Quantitative findings
Pre- and post-intervention data were collected from 120 intermediate EFL learners (CEFR B1–B2) using the Intrinsic Motivation Inventory (IMI; Ryan & Deci, 2000) and Language Learning Motivation Questionnaire (LLMQ; Alrabai, 2014) to evaluate Intelligent Computer-Assisted Language Assessment (ICALA) effects on motivation. The experimental group (n = 60) used ICALA via DeepSeek, while the control group (n = 60) used traditional instructor-led assessments with identical tasks (250-word essays, 2-min oral responses). Paired t-tests compared within-group changes, independent t-tests assessed group differences, and a 2 (Group: Experimental, Control) × 2 (Proficiency: B1, B2) ANOVA examined interactions. Effect sizes were interpreted using Cohen’s (2013) guidelines, where d = 0.2 indicates a small effect, 0.5 medium, and 0.8 large. Effect sizes (Cohen’s d, η2) and 95% confidence intervals ensured precision. The B1 subsample (n = 45, power = 0.65–0.68) suggests cautious interpretation of proficiency-level effects; future studies with larger B1 samples (n ≥ 60) could enhance statistical power.
Motivation scores by group and scale
Table 1 shows pre- and post-test scores for IMI Interest/Enjoyment, Perceived Competence, and LLMQ Instrumental Goals. The experimental group significantly improved in Interest/Enjoyment (t (59) = 6.12, p <.001, d = 0.79), Perceived Competence (t (59) = 7.45, p <.001, d = 0.96), and Instrumental Goals (t (59) = 4.02, p <.001, d = 0.52). The control group showed smaller gains in Interest/Enjoyment (t (59) = 2.75, p =.008, d = 0.35), non-significant changes in Perceived Competence (t (59) = 1.60, p =.115, d = 0.20), and marginal gains in Instrumental Goals (t (59) = 1.90, p =.062, d = 0.24). Post-test differences were significant (Interest/Enjoyment: t (118) = 4.90, p <.001, d = 0.90; Perceived Competence: t (118) = 5.70, p <.001, d = 1.04; Instrumental Goals: t (118) = 3.30, p =.001, d = 0.60).

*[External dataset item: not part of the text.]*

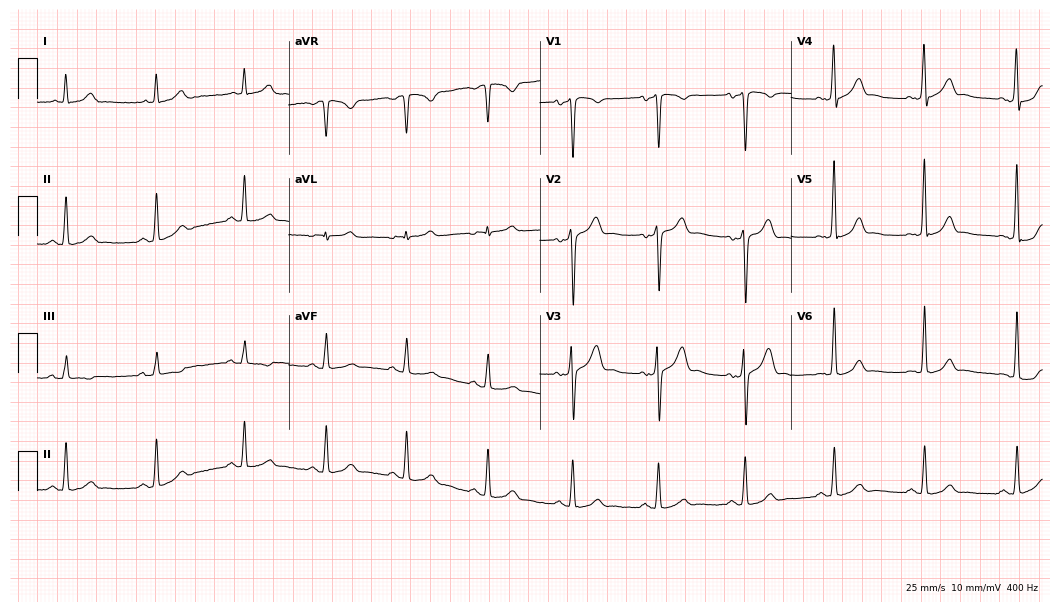
Resting 12-lead electrocardiogram (10.2-second recording at 400 Hz). Patient: a 35-year-old male. Read as a normal ECG.

Table 1. Pre- and post-test motivation scores by group and scale (N = 120)
Group | Scale | Pre-Test M (SD) | Post-Test M (SD) | t (59) | p | Cohen’s d [95% CI] |
|---|---|---|---|---|---|---|
Experimental | ||||||
IMI: Interest/Enjoyment | 3.10 (0.87) | 3.89 (0.74) | 6.12 | <.001 | 0.79 [0.62, 0.97] | |
IMI: Perceived Competence | 2.93 (0.90) | 3.85 (0.80) | 7.45 | <.001 | 0.96 [0.78, 1.15] | |
LLMQ: Instrumental Goals | 4.00 (0.84) | 4.42 (0.77) | 4.02 | <.001 | 0.52 [0.35, 0.69] | |
Control | ||||||
IMI: Interest/Enjoyment | 3.14 (0.91) | 3.42 (0.82) | 2.75 | .008 | 0.35 [0.19, 0.52] | |
IMI: Perceived Competence | 2.97 (0.92) | 3.16 (0.86) | 1.60 | .115 | 0.20 [0.04, 0.37] | |
LLMQ: Instrumental Goals | 4.04 (0.86) | 4.22 (0.83) | 1.90 | .062 | 0.24 [0.08, 0.41] | |
Scores range from 1 (low) to 5 (high). All tests met normality (Shapiro–Wilk p >.05) and homogeneity (Levene’s p >.05) assumptions
IMI Intrinsic Motivation Inventory, LLMQ Language Learning Motivation Questionnaire
Proficiency-level effects
A 2 × 2 ANOVA revealed significant group × proficiency interactions for intrinsic motivation (F (1,116) = 7.95, p =.006, η2 =.06) and extrinsic motivation (F (1,116) = 5.50, p =.021, η2 =.05). B2 learners (n = 75, experimental: n = 38, control: n = 37) outperformed B1 learners (n = 45, experimental: n = 22, control: n = 23), particularly in the experimental group (Table 2). Figure 2 below indicates the learners'intrinsic and extrinsic motivation gains by group and proficiency level.
Table 2. Motivation gains by CEFR proficiency level (Experimental Group, n = 60)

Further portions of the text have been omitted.